▶ DATA PROVIDED:
——

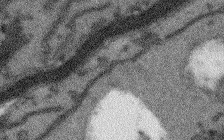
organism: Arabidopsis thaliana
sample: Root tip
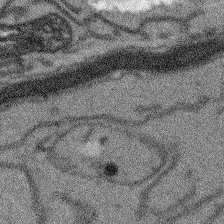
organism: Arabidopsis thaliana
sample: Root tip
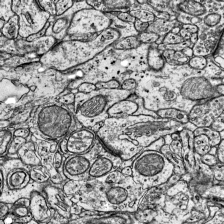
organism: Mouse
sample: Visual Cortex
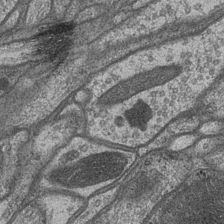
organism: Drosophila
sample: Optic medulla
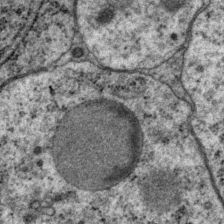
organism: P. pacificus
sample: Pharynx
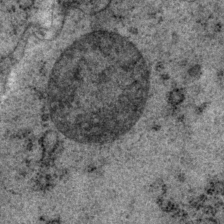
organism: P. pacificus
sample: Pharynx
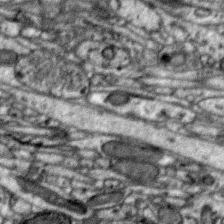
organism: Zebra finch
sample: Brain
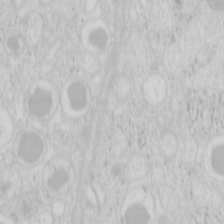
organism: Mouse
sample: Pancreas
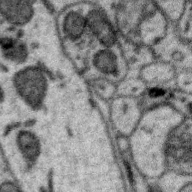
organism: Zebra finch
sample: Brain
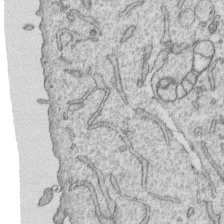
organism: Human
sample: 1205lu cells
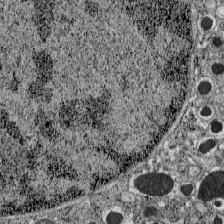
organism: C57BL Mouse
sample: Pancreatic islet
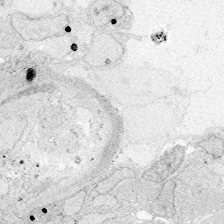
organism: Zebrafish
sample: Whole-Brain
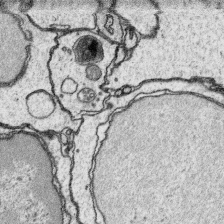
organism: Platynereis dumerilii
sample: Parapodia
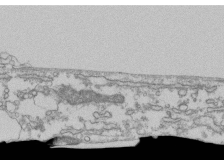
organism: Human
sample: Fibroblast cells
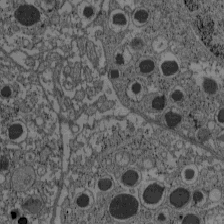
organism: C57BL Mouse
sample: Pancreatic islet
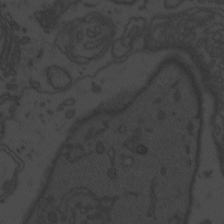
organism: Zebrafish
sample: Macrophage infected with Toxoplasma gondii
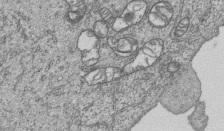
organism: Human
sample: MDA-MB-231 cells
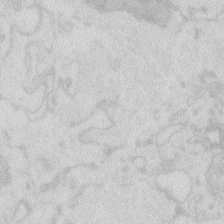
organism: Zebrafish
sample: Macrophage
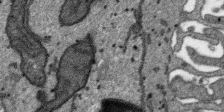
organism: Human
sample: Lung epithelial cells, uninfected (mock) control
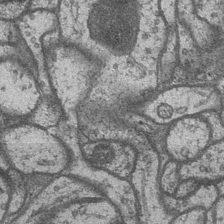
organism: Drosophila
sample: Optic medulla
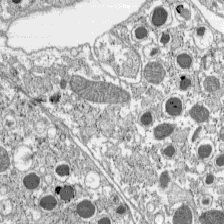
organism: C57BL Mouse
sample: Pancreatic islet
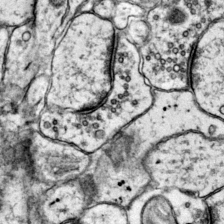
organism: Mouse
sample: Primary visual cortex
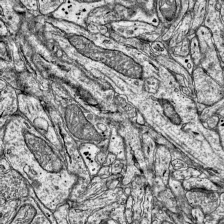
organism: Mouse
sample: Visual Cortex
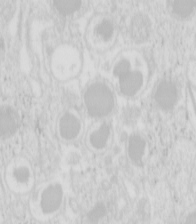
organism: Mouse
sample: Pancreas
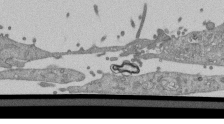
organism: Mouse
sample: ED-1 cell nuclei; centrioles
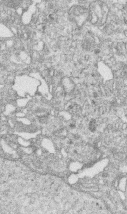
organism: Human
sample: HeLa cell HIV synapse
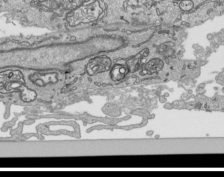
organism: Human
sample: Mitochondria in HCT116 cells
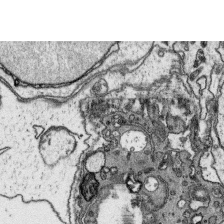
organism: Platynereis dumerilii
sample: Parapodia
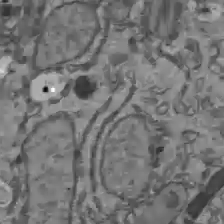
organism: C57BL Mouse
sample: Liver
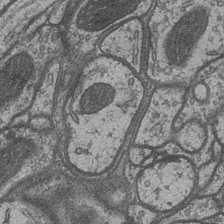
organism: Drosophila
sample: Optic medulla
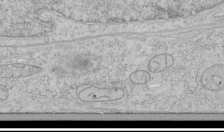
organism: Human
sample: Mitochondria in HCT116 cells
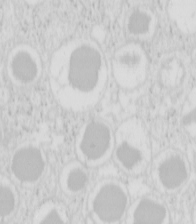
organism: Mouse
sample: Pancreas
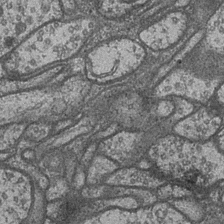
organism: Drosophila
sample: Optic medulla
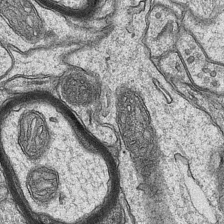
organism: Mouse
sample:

——

▶ TASK GOAL: What's needed is every record restated exactly, pictures excluded.

▶ RESPONSE TO THE EXERCISE:
organism: Arabidopsis thaliana
sample: Root tip
organism: Arabidopsis thaliana
sample: Root tip
organism: Mouse
sample: Visual Cortex
organism: Drosophila
sample: Optic medulla
organism: P. pacificus
sample: Pharynx
organism: P. pacificus
sample: Pharynx
organism: Zebra finch
sample: Brain
organism: Mouse
sample: Pancreas
organism: Zebra finch
sample: Brain
organism: Human
sample: 1205lu cells
organism: C57BL Mouse
sample: Pancreatic islet
organism: Zebrafish
sample: Whole-Brain
organism: Platynereis dumerilii
sample: Parapodia
organism: Human
sample: Fibroblast cells
organism: C57BL Mouse
sample: Pancreatic islet
organism: Zebrafish
sample: Macrophage infected with Toxoplasma gondii
organism: Human
sample: MDA-MB-231 cells
organism: Zebrafish
sample: Macrophage
organism: Human
sample: Lung epithelial cells, uninfected (mock) control
organism: Drosophila
sample: Optic medulla
organism: C57BL Mouse
sample: Pancreatic islet
organism: Mouse
sample: Primary visual cortex
organism: Mouse
sample: Visual Cortex
organism: Mouse
sample: Pancreas
organism: Mouse
sample: ED-1 cell nuclei; centrioles
organism: Human
sample: HeLa cell HIV synapse
organism: Human
sample: Mitochondria in HCT116 cells
organism: Platynereis dumerilii
sample: Parapodia
organism: C57BL Mouse
sample: Liver
organism: Drosophila
sample: Optic medulla
organism: Human
sample: Mitochondria in HCT116 cells
organism: Mouse
sample: Pancreas
organism: Drosophila
sample: Optic medulla
organism: Mouse
sample:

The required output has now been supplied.